TASK PROMPT: In the material below, find the span from the line with "sample: Macrophage cells" to the line with "sample: Centriole in RPE cells" and transcribe only those lines, exactly, ends included, without the pictures.
-*-
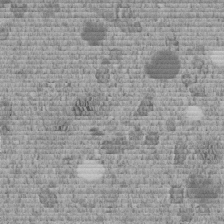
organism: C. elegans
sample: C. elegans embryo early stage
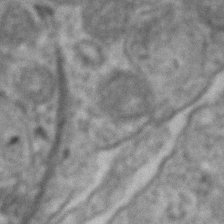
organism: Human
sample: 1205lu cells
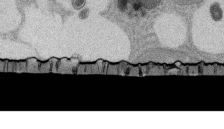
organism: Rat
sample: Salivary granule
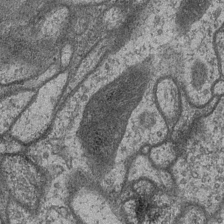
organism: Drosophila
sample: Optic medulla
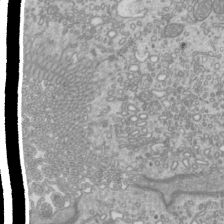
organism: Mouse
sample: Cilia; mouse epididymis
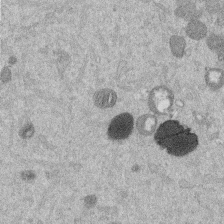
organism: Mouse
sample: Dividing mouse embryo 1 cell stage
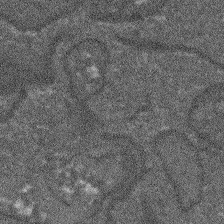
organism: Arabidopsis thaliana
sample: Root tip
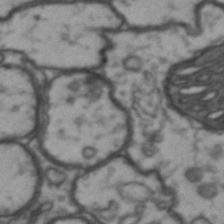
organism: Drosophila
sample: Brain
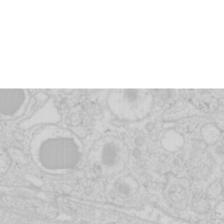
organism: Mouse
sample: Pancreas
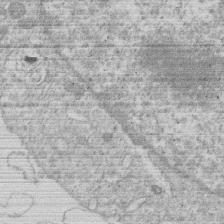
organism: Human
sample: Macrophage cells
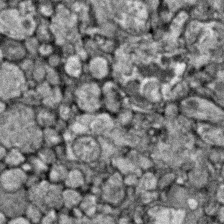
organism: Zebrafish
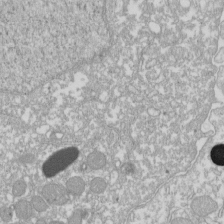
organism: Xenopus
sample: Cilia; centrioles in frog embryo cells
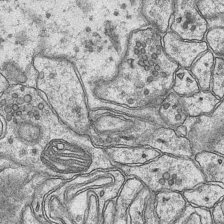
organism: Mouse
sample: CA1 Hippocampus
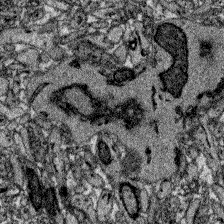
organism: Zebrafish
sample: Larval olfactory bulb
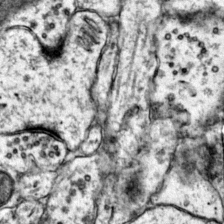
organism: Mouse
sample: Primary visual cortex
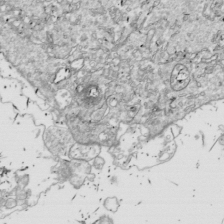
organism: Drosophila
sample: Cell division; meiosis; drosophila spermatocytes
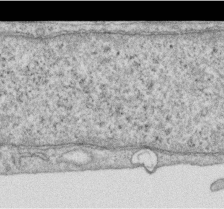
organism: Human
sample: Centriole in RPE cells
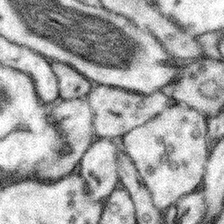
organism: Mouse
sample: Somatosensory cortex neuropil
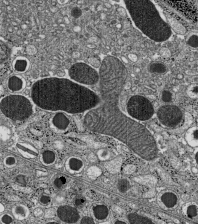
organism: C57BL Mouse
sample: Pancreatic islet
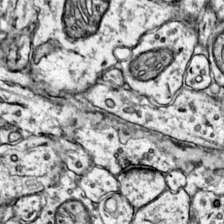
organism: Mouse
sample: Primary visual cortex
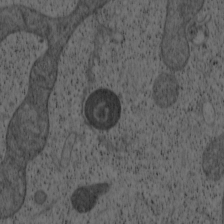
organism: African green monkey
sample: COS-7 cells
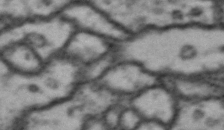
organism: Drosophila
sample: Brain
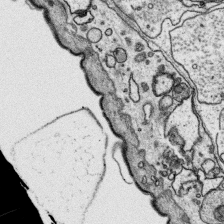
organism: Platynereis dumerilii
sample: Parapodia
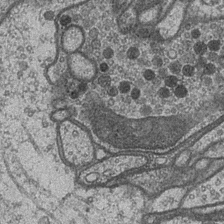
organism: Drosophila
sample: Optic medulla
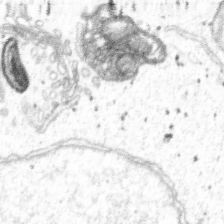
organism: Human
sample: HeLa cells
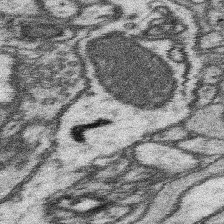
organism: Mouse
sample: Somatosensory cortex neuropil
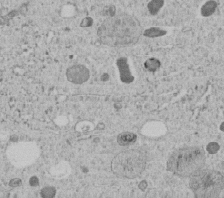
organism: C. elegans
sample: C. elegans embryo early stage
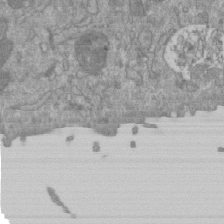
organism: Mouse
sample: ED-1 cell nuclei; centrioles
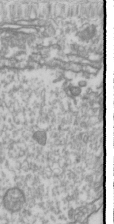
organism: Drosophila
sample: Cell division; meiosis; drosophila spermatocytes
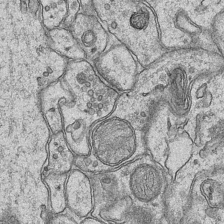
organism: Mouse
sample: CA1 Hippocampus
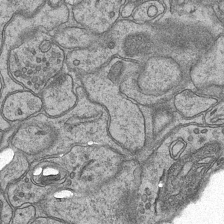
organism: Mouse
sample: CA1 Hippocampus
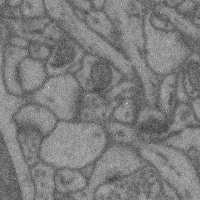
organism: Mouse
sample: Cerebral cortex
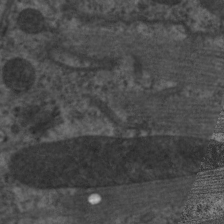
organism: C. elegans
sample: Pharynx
-*-
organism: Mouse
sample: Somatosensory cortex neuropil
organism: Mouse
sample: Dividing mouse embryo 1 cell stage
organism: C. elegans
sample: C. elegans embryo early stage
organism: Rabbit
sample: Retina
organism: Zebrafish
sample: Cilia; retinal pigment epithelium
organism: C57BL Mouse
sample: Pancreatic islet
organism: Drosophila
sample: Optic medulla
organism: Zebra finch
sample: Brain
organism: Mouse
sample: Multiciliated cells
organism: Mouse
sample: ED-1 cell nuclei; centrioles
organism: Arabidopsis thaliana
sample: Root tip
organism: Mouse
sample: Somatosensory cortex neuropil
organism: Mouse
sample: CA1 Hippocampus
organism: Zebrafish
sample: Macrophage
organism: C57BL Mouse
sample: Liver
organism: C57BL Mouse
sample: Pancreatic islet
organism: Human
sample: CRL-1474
-*-
WRITTEN ANSWER:
sample: Macrophage cells
organism: Zebrafish
organism: Xenopus
sample: Cilia; centrioles in frog embryo cells
organism: Mouse
sample: CA1 Hippocampus
organism: Zebrafish
sample: Larval olfactory bulb
organism: Mouse
sample: Primary visual cortex
organism: Drosophila
sample: Cell division; meiosis; drosophila spermatocytes
organism: Human
sample: Centriole in RPE cells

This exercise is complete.